Reed Smith In-depth

Key takeaways

  • The Foreign Subsidies Regulation (FSR) is the newest addition to the European Commission’s (EC) regulatory arsenal, targeting subsidies granted by non-EU states.
  • The FSR can be triggered by participating in concentrations involving a target active in the EU or in public procurement bids.
  • The EC also reserves the right to carry out investigations against foreign subsidies in any situation.
  • Businesses are required to track all of their transactions with non-EU countries as regards their receipt of foreign financial contributions (FFCs).
  • Businesses will be subject to stringent notification and reporting obligations if they trigger the application of the FSR.
  • The tracking of FFCs received by companies can be burdensome and difficult in practice.

Introduction

The Foreign Subsidies Regulation1 (FSR) entered fully in force on 12 October 2023 bringing with it onerous obligations for multinational companies. Its expansive definition of financial contributions means businesses with global operations must closely monitor their dealings with non-EU states and entities controlled by them. While the FSR was originally proposed more than three years ago, in June 2020, many businesses remain unprepared for the practical implications of the FSR on their activities, especially in light of the new concepts it introduces into the regulatory landscape, for which limited guidance currently exists. More clarifications are expected as the European Commission (EC) develops its case practice and grapples with the first notifications under the FSR. Until then, businesses are advised to take a pragmatic but diligent approach to complying with the FSR.

Background

The FSR fills a regulatory gap in the EU’s regulatory arsenal protecting competition. It aims to tackle foreign non-EU subsidies that distort the level playing field in the EU single market by applying similar concepts to those under its State aid framework for examining subsidies granted by EU member states. Therefore, the FSR will address the growing concerns that EU-based companies are significantly disadvantaged when competing against companies that are heavily subsidised by foreign non-EU states. Such foreign subsidies could enable their beneficiaries to outbid rivals in public tenders, to outprice businesses that did not benefit through similar subsidies, and could even facilitate the acquisition of EU companies by allowing these beneficiaries of foreign subsidies to offer excessively high purchase prices.

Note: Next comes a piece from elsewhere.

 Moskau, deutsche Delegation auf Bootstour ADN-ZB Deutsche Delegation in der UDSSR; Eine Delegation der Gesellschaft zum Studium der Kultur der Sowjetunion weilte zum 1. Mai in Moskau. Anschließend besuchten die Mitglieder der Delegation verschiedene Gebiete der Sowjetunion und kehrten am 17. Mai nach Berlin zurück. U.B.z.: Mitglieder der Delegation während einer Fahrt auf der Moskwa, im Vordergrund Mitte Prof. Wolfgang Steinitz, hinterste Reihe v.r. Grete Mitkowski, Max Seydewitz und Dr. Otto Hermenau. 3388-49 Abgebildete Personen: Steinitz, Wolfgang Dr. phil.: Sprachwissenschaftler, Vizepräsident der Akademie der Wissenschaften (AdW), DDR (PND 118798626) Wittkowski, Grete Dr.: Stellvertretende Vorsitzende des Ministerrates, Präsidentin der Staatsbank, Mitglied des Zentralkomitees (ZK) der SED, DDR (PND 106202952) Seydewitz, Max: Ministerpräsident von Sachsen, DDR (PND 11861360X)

Prior to the FSR, the EU could not intervene to prevent these foreign subsidies. EU State aid law only applies to subsidies granted by EU member states, while merger control and antitrust rules serve different purposes. Some subsidies could be investigated by the EU through its trade defence instruments (anti-subsidy and anti-dumping rules), but these instruments only apply to the importing of goods into the EU. They do not cover the import of services, nor can they be used to tackle foreign subsidies regarding the production of products within the EU. Therefore, the FSR will complement the use of trade defence instruments, with the recent anti-subsidy investigation on Chinese electric vehicles being a candidate for a parallel ex officio investigation under the FSR.

It is important to note that despite the rhetoric about the FSR being centred around the protection of EU companies from subsidised foreign companies, the FSR affects EU and non-EU companies alike. EU companies which receive or deal with third countries could be subject to notification obligations or an ex officio investigation in the same way as non-EU companies, ensuring that the FSR is compatible with WTO rules.

FSR triggering events and notification thresholds

The FSR includes three different triggers to tackle foreign subsidies: the carrying out of an M&A deal to acquire a target with substantial EU revenues, participating in a public procurement bid in the EU, and being the target of a discretionary investigation by the EC.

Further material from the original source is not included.